• Records excerpted from a collection:
-- Opening Marker --
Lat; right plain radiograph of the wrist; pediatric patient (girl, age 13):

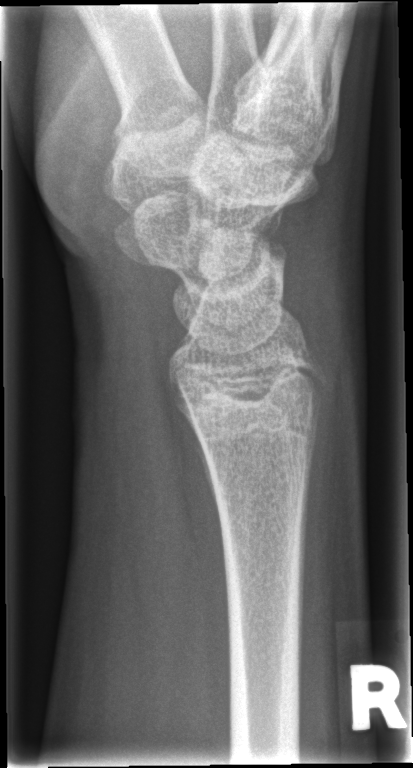
Findings: No fracture bounding box.
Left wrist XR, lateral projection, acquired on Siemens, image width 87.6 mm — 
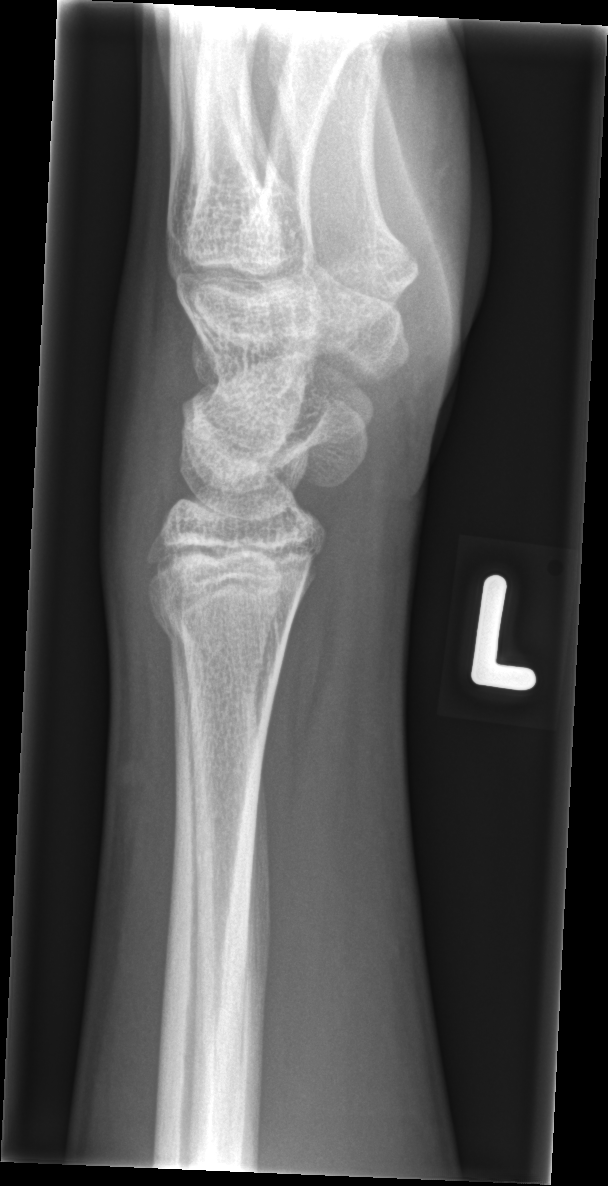
* Pixel coordinates, top-left origin, xyxy.
* AO/OTA classification: 23r-M/2.1.
* Bone fracture: [141, 578, 291, 676].
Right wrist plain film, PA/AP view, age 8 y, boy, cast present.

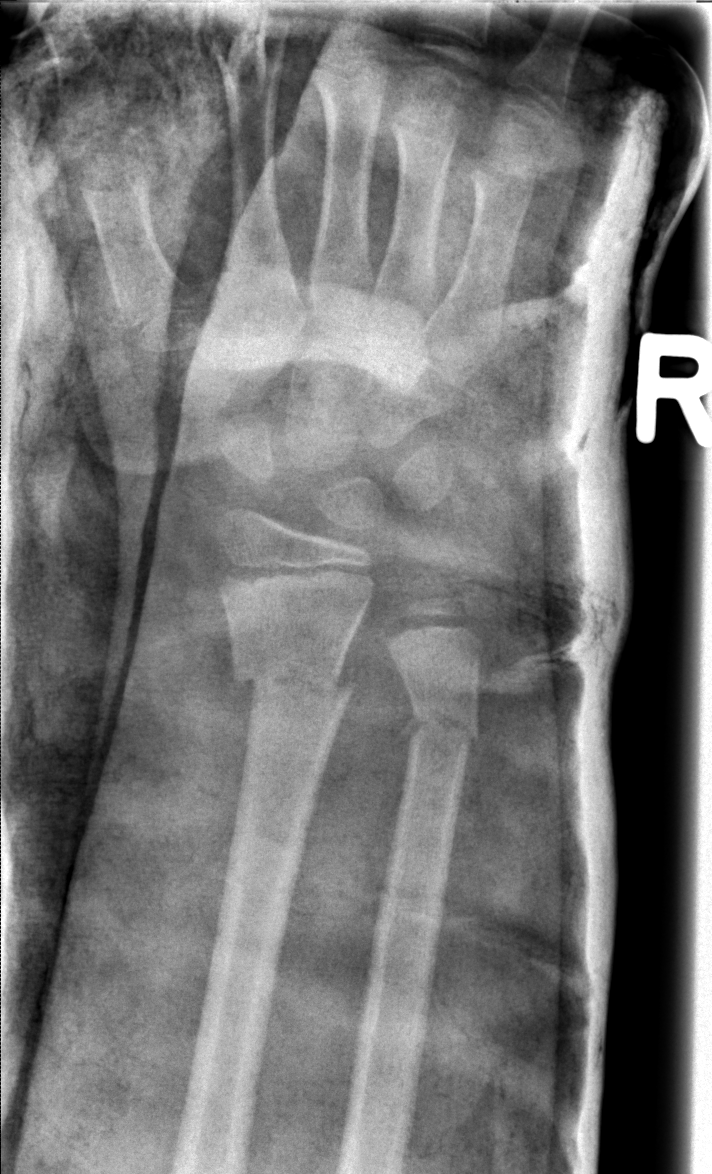 FINDINGS — AO/OTA classification: 23-M/3.1. Fractures — bbox(226, 642, 359, 726); bbox(394, 696, 493, 761).
-- Closing Marker --
Reproduce the records exactly, images excluded.

Lat; right plain radiograph of the wrist; pediatric patient (girl, age 13):

Findings: No fracture bounding box.
Left wrist XR, lateral projection, acquired on Siemens, image width 87.6 mm — 
* Pixel coordinates, top-left origin, xyxy.
* AO/OTA classification: 23r-M/2.1.
* Bone fracture: [141, 578, 291, 676].
Right wrist plain film, PA/AP view, age 8 y, boy, cast present.

 FINDINGS — AO/OTA classification: 23-M/3.1. Fractures — bbox(226, 642, 359, 726); bbox(394, 696, 493, 761).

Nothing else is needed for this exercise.